На следующий день после великого ответа Бейкера Бреккенриджу в Палате представителей была произнесена еще одна примечательная речь — примечательная прежде всего тем, что она предвосхищала эмансипацию и, появившись так вскоре после Булл-Раска, казалось, подчеркивала новое направление в политической мысли как результат того военного поражения. Она касалась Закона о конфискации, и произнес ее Таддеус Стивенс. Он сказал:
«Если мы оправданы в отъеме собственности у врага на войне, когда вы спасли угнетенный народ от угнетения этого врага, по какому принципу международного права, по какому принципу филантропии вы можете вернуть их в то рабство, от которого вы их освободили, и снова заклепать цепи, которые вы однажды разорвали? Это позор для партии, которая выступает за это. Это против принципа международного права. Это против каждого принципа филантропии. Я, со своей стороны, никогда не уклонюсь от того, чтобы сказать, когда эти рабы будут однажды завоеваны нами: "Идите и будьте свободны". Упаси меня Бог когда-либо согласиться с тем, чтобы их снова вернули их хозяевам! Я не утверждаю, что эта война ведется ради этой цели. Спросите тех, кто начал войну, какова ее цель. Не спрашивайте нас. *** Наша цель — покорить мятежников».

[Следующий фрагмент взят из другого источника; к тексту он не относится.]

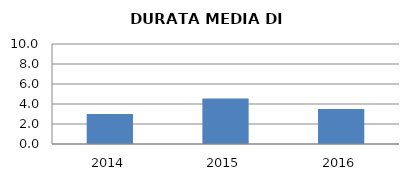
| Category | 2014 2015 2016 |
|---|---|
| 2014.0 | 3 |
| 2015.0 | 4.545 |
| 2016.0 | 3.5 |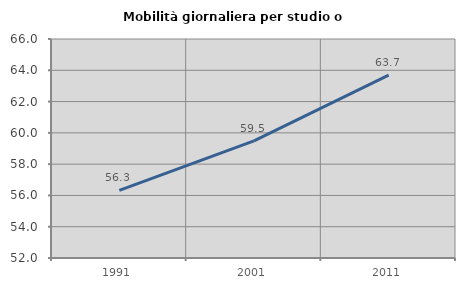
| Category | Mobilità giornaliera per studio o lavoro |
|---|---|
| 1991.0 | 56.317 |
| 2001.0 | 59.493 |
| 2011.0 | 63.693 |

«Но, — продолжал он, — говорят, что если мы выставим это условие, они никогда не подчинятся — что мы не сможем их покорить — что они позволят истребить себя и всю их страну превратить в пустыню. Сэр, война в худшем случае есть тяжелая вещь, а гражданская война — пуще любой другой; но если они используют этот язык и придется прибегнуть к средствам, которые они предложили; если вся их страна должна быть опустошена и превращена в пустыню ради спасения этого Униона от разрушения, то пусть будет так. Я предпочел бы, сэр, свести их до состояния, при котором вся их страна будет заселена заново ватагой свободных людей, чем видеть, как они осуществляют уничтожение этого народа через наше посредство. Я не утверждаю, что настало время прибегать к таким средствам, и я не знаю, когда это время настанет; но я никогда не боюсь выражать свои чувства. Для меня это вопрос не политики, а вопрос принципа».
«Если эта война затянется надолго и будет кровопролитной, я не верю, что свободные люди Севера будут стоять в стороне и смотреть, как мятежники с оружием в руках тысячами и десятками тысяч истребляют их сыновей, братьев и соседей, и воздерживаться от призыва к своим врагам быть нашими друзьями и помогать нам в их покорении; я лично, если она затянется и будет иметь упомянутые последствия, буду готов поддержать это, пусть это приводит в ужас джентльмена из Нью-Йорка (мистера Дивена) или кого-либо еще. Такова моя доктрина, и такова будет доктрина всего свободного народа Севера до того, как минует два года, если эта война продолжится».